Meet the Sherman Center Event Engages Future Engineering Entrepreneurs

The Sherman Center for Engineering Entrepreneurship Education, whose focus is on arming young engineers with the skills and tools to commercialize their innovations, recently hosted “Meet the Sherman Center,” an informational event geared toward first-year engineering students with an interest in entrepreneurship.

During the event students had the opportunity to meet and speak with Sherman Center community members.  “We had an overwhelming response and the Generate program in particular intrigued a maximum number of students,” says Briana Jones, a second year mechanical engineering student and communications associate of the Sherman Center. Students also learned about the programs offered as well as the many events held throughout the year.

Programs

  • Generate is a student-run product development studio focused on completing real product development work for real clients through the build studio, which is made up of highly skilled Northeastern engineering students.  Additionally, Generate Labs is a new program for freshmen engineering students to get a taste of the product development cycle, Generate, and entrepreneurship as a whole. Labs functions as a startup within Generate—with brainstorming, prototyping and building an internal idea instead of consulting on a client project.
  • Resource for Engineering Ventures, or REV, is a mentoring program that guides entrepreneurial engineers toward venture creation by leveraging the wealth of experience possessed by our engineering alumni.
  • The Co-op program offered by the Sherman Center allows entrepreneurial engineers the opportunity to focus solely on building their own ventures for a six-month co-op period. The co-op financially supports the student’s innovation for the stipulated period of time.
  • The Entrepreneurial Engineering minor, available as an option for students during their undergraduate study, is specifically designed for the technology-minded entrepreneur who seeks to understand disciplinary fundamentals, assess market needs, create technologies, and determine how to manufacture solutions sustainably and economically.
  • The Sherman Events series brings its community together through speaker engagements, industry networking events, and large-scale events like Tech Rebels, which brought high-profile speaker Bilal Zuberi, partner of venture capitalist firm Lux Capital, to campus last February.

Product-Centric Approach to Entrepreneurship

The Sherman Center, since its inception in 2014, has challenged engineers to take a product-centric approach to entrepreneurship; that is, to identify a problem first and design a solution around it.  The center has gained a reputation of having minds with excellent intellectual capacity and has successfully honed the innovation and entrepreneurial skills of these minds.

Carlos Fuentes, a fifth year combined mechanical engineering and physics major, agrees. A previous Generate project lead, Fuentes says, “The experiences you get as [a Generate] project lead are relevant to so many aspects of engineering as well as project management.
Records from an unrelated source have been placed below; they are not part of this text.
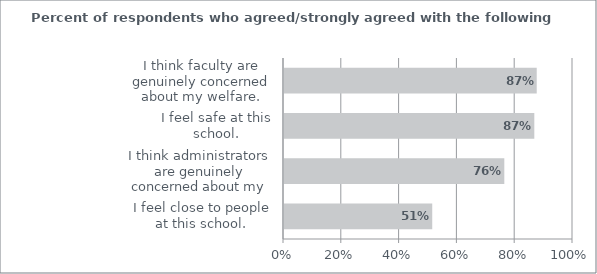
| Category | Strongly Agree/Agree |
|---|---|
| I feel close to people at this school. | 0.513 |
| I think administrators are genuinely concerned about my welfare. | 0.762 |
| I feel safe at this school. | 0.866 |
| I think faculty are genuinely concerned about my welfare. | 0.874 |
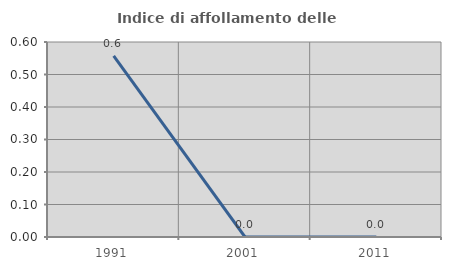
| Category | Indice di affollamento delle abitazioni  |
|---|---|
| 1991.0 | 0.557 |
| 2001.0 | 0 |
| 2011.0 | 0 |
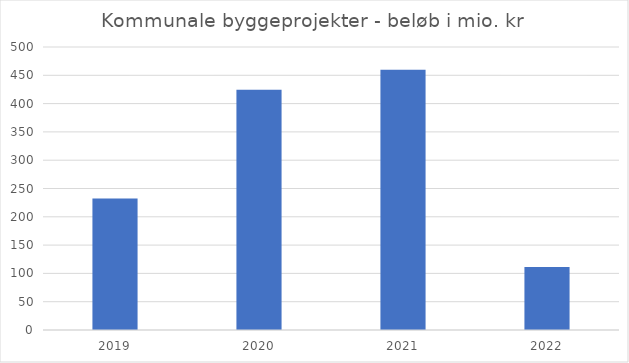
| Category | Beløb |
|---|---|
| 2019.0 | 232.3 |
| 2020.0 | 424.6 |
| 2021.0 | 459.7 |
| 2022.0 | 111.1 |
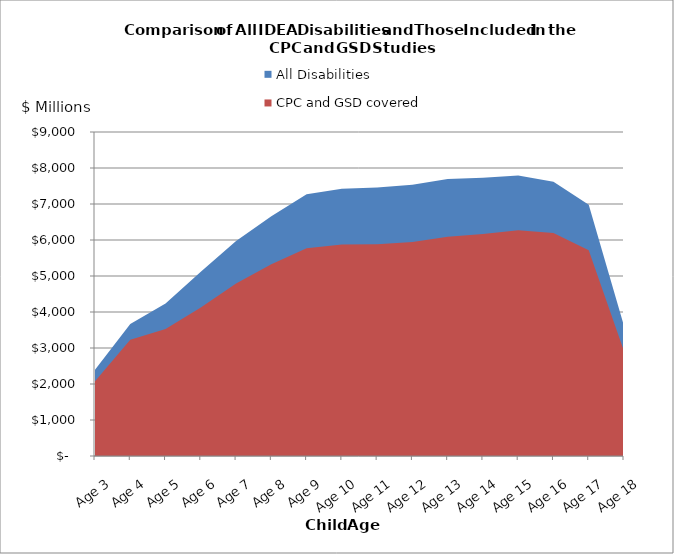
| Category | All Disabilities | CPC and GSD covered disabilities |
|---|---|---|
| Age 3 | 2395.084 | 2078.327 |
| Age 4 | 3669.562 | 3230.214 |
| Age 5 | 4233.928 | 3525.977 |
| Age 6 | 5118.375 | 4127.081 |
| Age 7 | 5974.04 | 4790.968 |
| Age 8 | 6658.448 | 5323.615 |
| Age 9 | 7270.422 | 5769.469 |
| Age 10 | 7426.002 | 5872.704 |
| Age 11 | 7459.531 | 5881.534 |
| Age 12 | 7535.066 | 5943.141 |
| Age 13 | 7692.009 | 6091.985 |
| Age 14 | 7726.964 | 6164.349 |
| Age 15 | 7791.54 | 6271.14 |
| Age 16 | 7621.098 | 6194.399 |
| Age 17 | 6981.106 | 5714.263 |
| Age 18 | 3609.281 | 2913.891 |
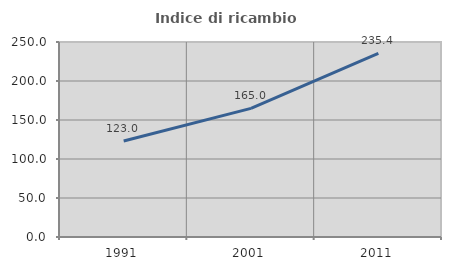
| Category | Indice di ricambio occupazionale  |
|---|---|
| 1991.0 | 123.02 |
| 2001.0 | 164.963 |
| 2011.0 | 235.433 |
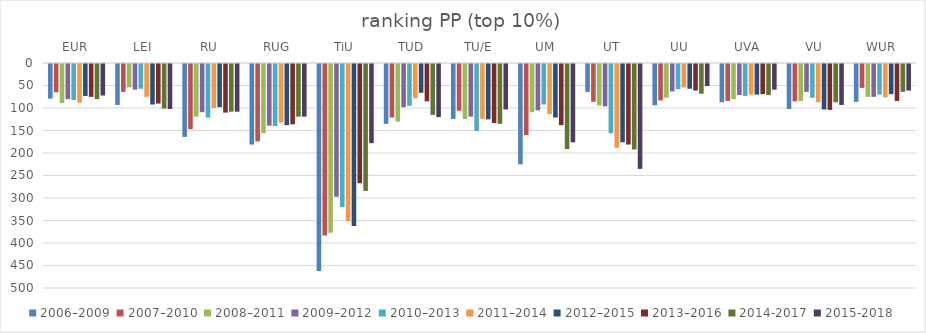
| Category | 2006–2009 | 2007–2010 | 2008–2011 | 2009–2012 | 2010–2013 | 2011–2014 | 2012–2015 | 2013–2016 | 2014-2017 | 2015-2018 |
|---|---|---|---|---|---|---|---|---|---|---|
| EUR | 77 | 63 | 87 | 78 | 80 | 86 | 71 | 73 | 78 | 70 |
| LEI | 91 | 62 | 52 | 57 | 55 | 73 | 90 | 88 | 99 | 100 |
| RU | 162 | 145 | 117 | 107 | 119 | 98 | 96 | 108 | 106 | 106 |
| RUG | 179 | 172 | 154 | 137 | 138 | 130 | 136 | 134 | 117 | 117 |
| TiU | 460 | 381 | 375 | 295 | 318 | 349 | 360 | 265 | 282 | 176 |
| TUD | 133 | 119 | 128 | 96 | 93 | 76 | 64 | 83 | 113 | 118 |
| TU/E | 122 | 104 | 122 | 117 | 149 | 122 | 123 | 131 | 133 | 101 |
| UM | 223 | 158 | 107 | 103 | 90 | 111 | 119 | 136 | 189 | 174 |
| UT | 62 | 84 | 92 | 94 | 154 | 186 | 174 | 179 | 190 | 233 |
| UU | 92 | 81 | 75 | 61 | 56 | 52 | 55 | 59 | 66 | 49 |
| UVA | 85 | 82 | 78 | 69 | 71 | 68 | 68 | 67 | 69 | 57 |
| VU | 100 | 83 | 82 | 62 | 75 | 85 | 101 | 102 | 85 | 91 |
| WUR | 84 | 53 | 73 | 73 | 68 | 74 | 67 | 82 | 62 | 59 |

Having managed two multidisciplinary design-for-manufacturing projects has taught me how to approach problems from different fields in critical and open-minded ways. Generate has also allowed me to learn my leadership style and develop my management ideologies, while working on projects that are meaningful to industry and academia. These projects—independent of skills gained—have been tremendously useful experiences to have under my belt when seeking employment and meeting engineers from different communities.”